[[ DATASET CONTENT open ]]

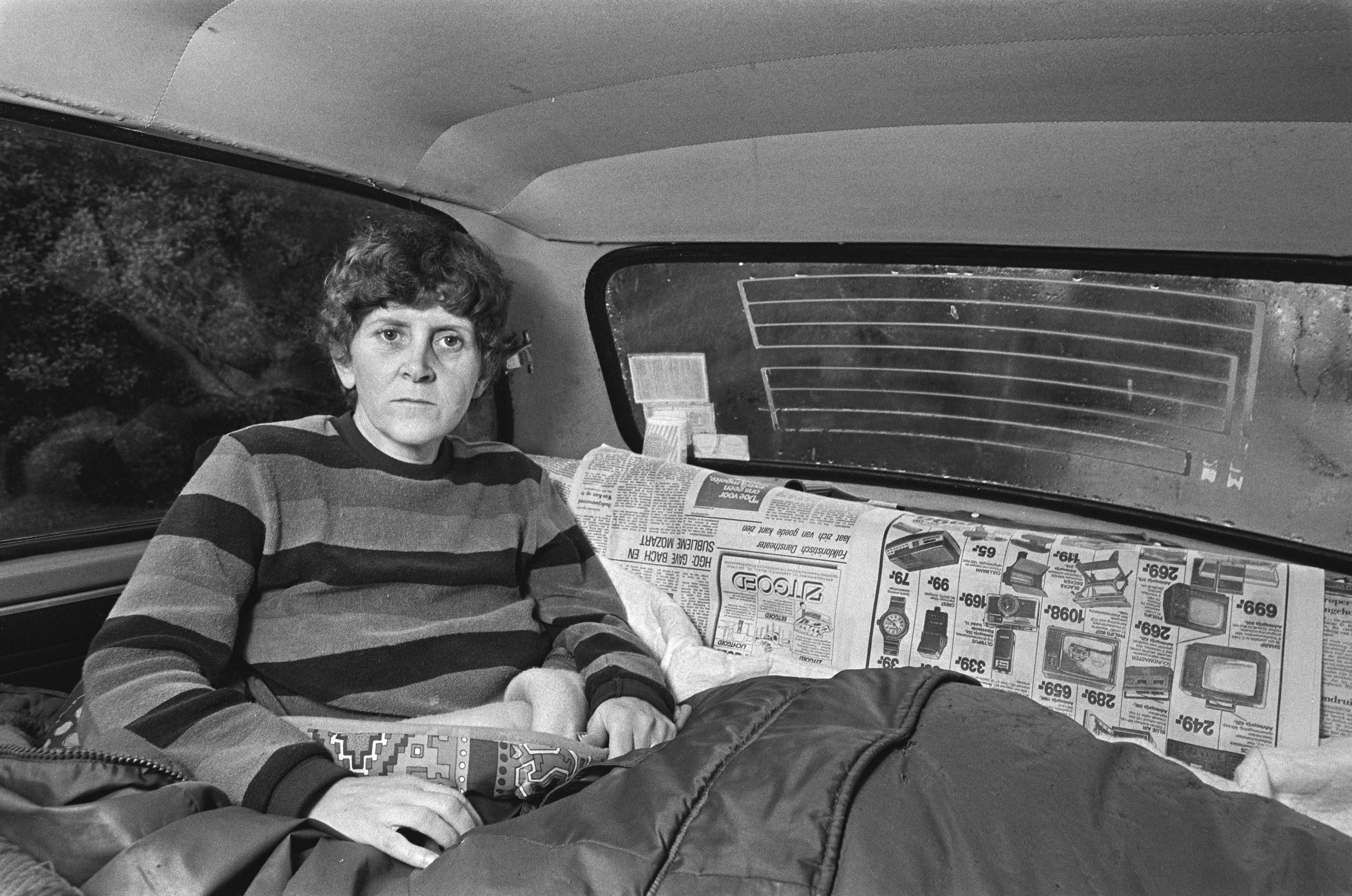 Collectie / Archief : Fotocollectie Anefo Reportage / Serie : [ onbekend ] Beschrijving : 38-Jarige Willy van den Heuvel woont al 3 jaar in Mini Ede, uit protest dat zij niet de woning kreeg die zij wil Datum : 5 januari 1982 Locatie : Ede Trefwoorden : Autos Persoonsnaam : Heuvel, Willy van den Fotograaf : Antonisse, Marcel / Anefo Auteursrechthebbende : Nationaal Archief Materiaalsoort : Negatief (zwart/wit) Nummer archiefinventaris : bekijk toegang 2.24.01.05 Bestanddeelnummer : 931-8945
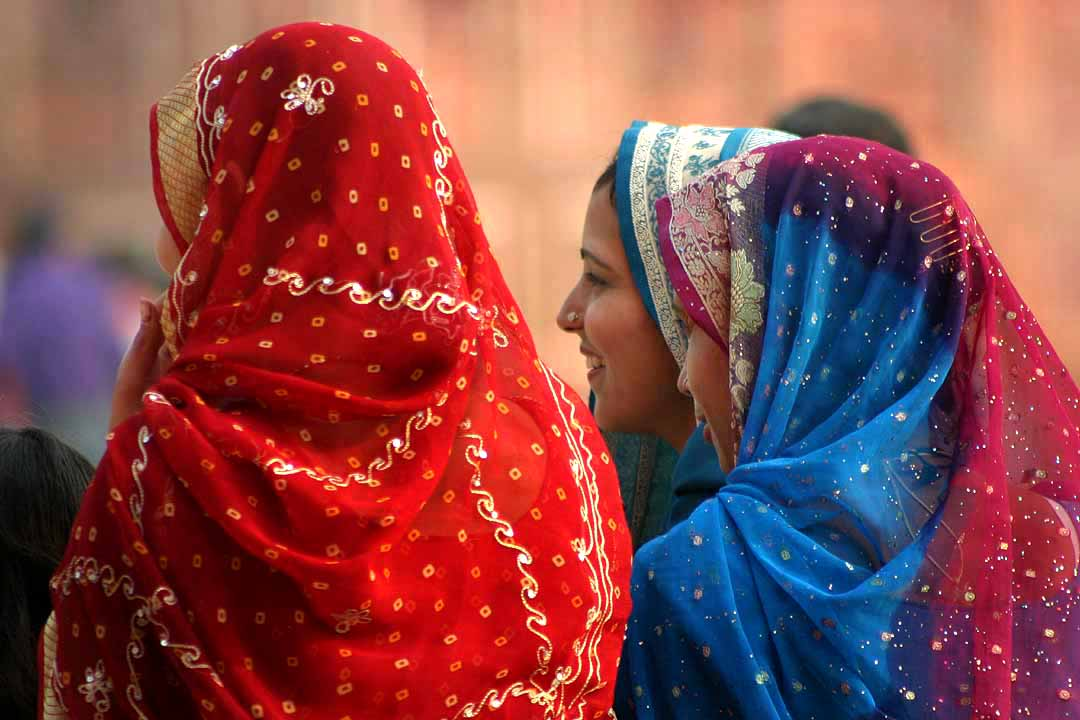 Agra, India
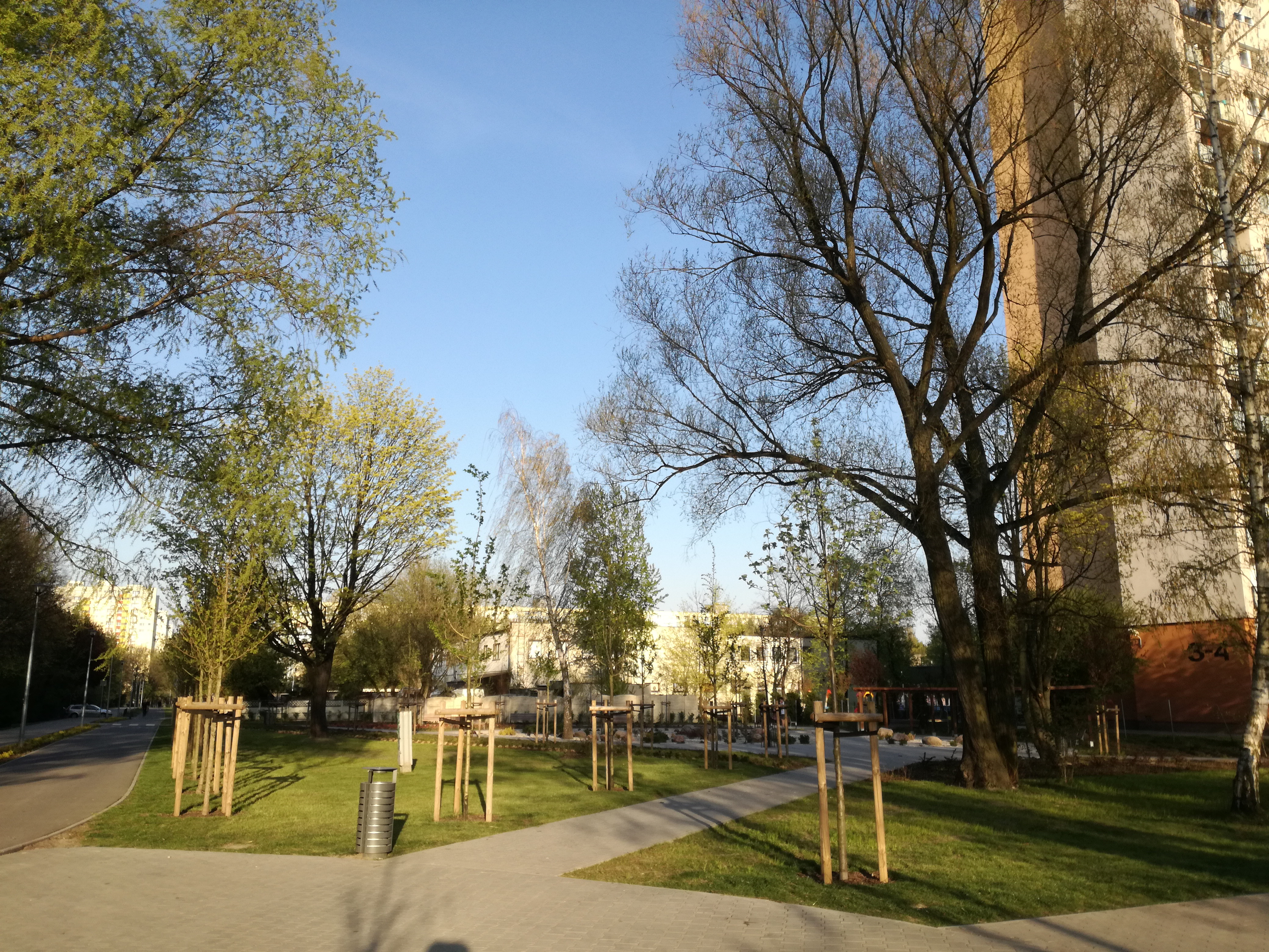 Park Rataje w Poznaniu na osiedlu Rzeczypospolitej.

[[ DATASET CONTENT closed ]]

All lines from the one that contains "Agra, India" through the last line of the data should be retyped exactly, with the pictures left out.

 Agra, India
 Park Rataje w Poznaniu na osiedlu Rzeczypospolitej.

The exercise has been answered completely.